Tertiary structure prediction and validation
The 3Dpro server, SCRATCH (https://scratch.proteomics.ics.uci.edu/explanation.html#3Dpro) was utilized to determine vaccine candidate’s tertiary structure, as reported by Cheng et al.38 The model exhibiting the highest confidence score was chosen from the generated models for subsequent refinement. The researchers used the GalaxyRefine tool, accessible on GalaxyWEB server (https://galaxy.seoklab.org/), to enhance the model. The tool was employed by considering various parameters, including optimal Ramachandran (RAMA) score, minimal Root Mean Square Deviation (RMSD) score, and suitable MolProbity score, as described by Ko et al.39 The selection of a refined model was conducted with great care to ensure its structural integrity and quality, thereby yielding a dependable depiction of the tertiary structure of vaccine candidate.

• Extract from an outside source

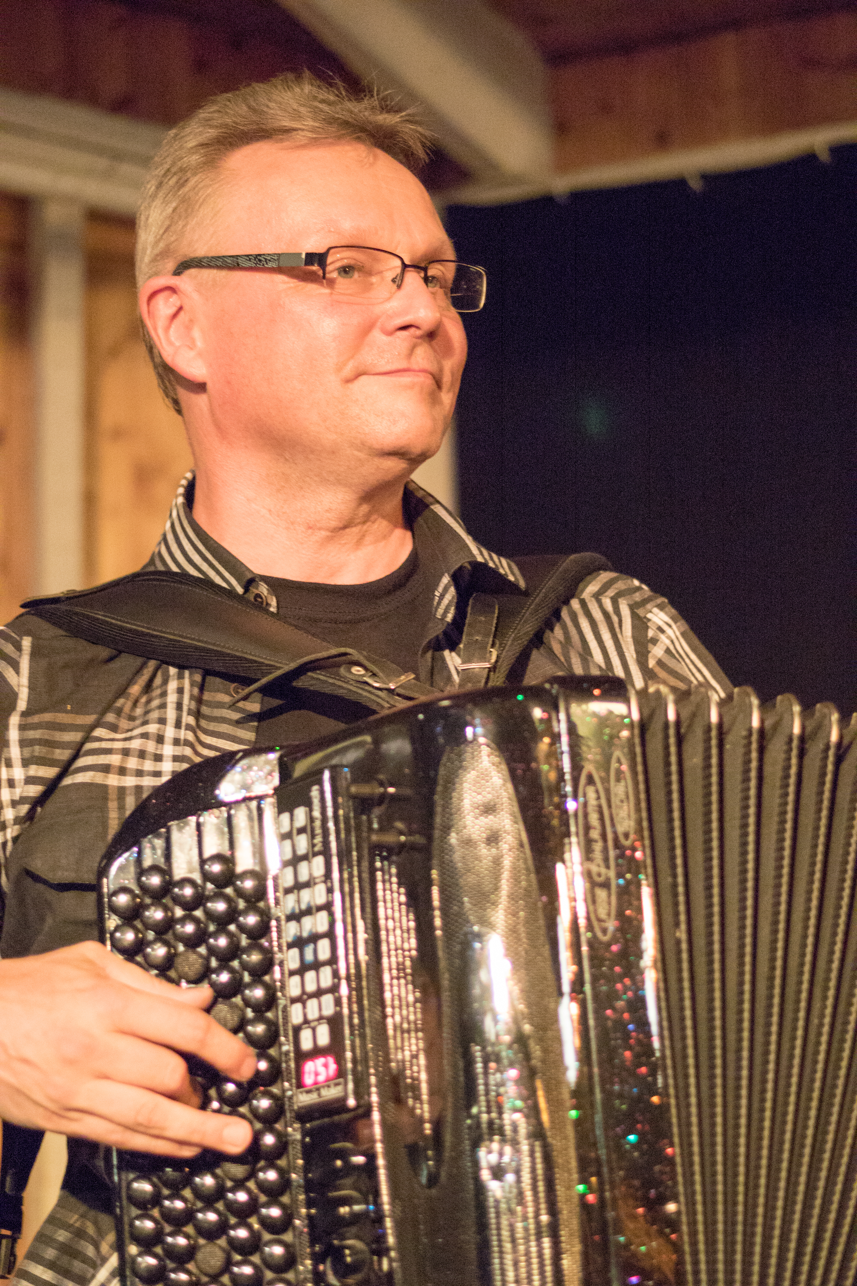 Jarmo Tinkala, suomalainen haitaristi

Epitope validation analysis
The ELLIPRO tool (http://tools.iedb.org/ELLIPRO/) was used to predict antibody epitopes, providing insights into regions likely to elicit an immune response. The tool identifies conformational and linear epitopes based on structure and antigenicity scores, with a threshold score of 0.5 used to ensure specificity. Additionally, the NETCHOP tool (http://tools.iedb.org/netchop/) was utilized to predict proteasomal cleavage sites, aiding in the identification of potential antigenic fragments, as described by Kim et al.40
Identifying molecular targets for vaccine candidate
This research identified molecular targets for vaccine candidates using receptors integral to the immune response. The Protein Data Bank (PDB) (available at https://www.rcsb.org) provided the molecular targets used for analysis in this investigation. The chosen targets included the Toll-like receptor, TLR1 (PDB ID: 6NIH), TLR2 (PDB ID: 1FYW), TLR5 (PDB ID: 3J0A), CD8 receptor (PDB ID: 1CD8), CD4 (PDB ID: IWIP), MHC-I and MHC-II (PDB ID: 2XPG and 6T3Y, respectively), MHC-I, and MHC-II. Through this analysis, we intended to learn about the vaccine candidate’s possible interactions and structural features with these proteins.
Molecular docking
Hdock (http://hdock.phys.hust.edu.cn/), a computational tool for protein–protein docking, was used to analyze the interaction between finalized epitopes and their corresponding MHC receptors, as described by Remmert et al.41. Epitopes interacting with B-cells, MHC-I, and MHC-II were docked with their respective MHC receptors to evaluate binding affinity and interaction sites. A docking score threshold of ≤-7.0 kcal/mol was applied to identify high-affinity interactions. Subsequently, epitope–MHC complexes were docked with CD8 and CD4 receptors to investigate the binding patterns of MHC molecules with T-cells. The vaccine construct was also docked with three human TLRs to identify bacterial pathogen-associated molecular patterns (PAMPs). Potential biases were addressed by cross validating docking results with known structural data and refining input parameters to enhance prediction reliability.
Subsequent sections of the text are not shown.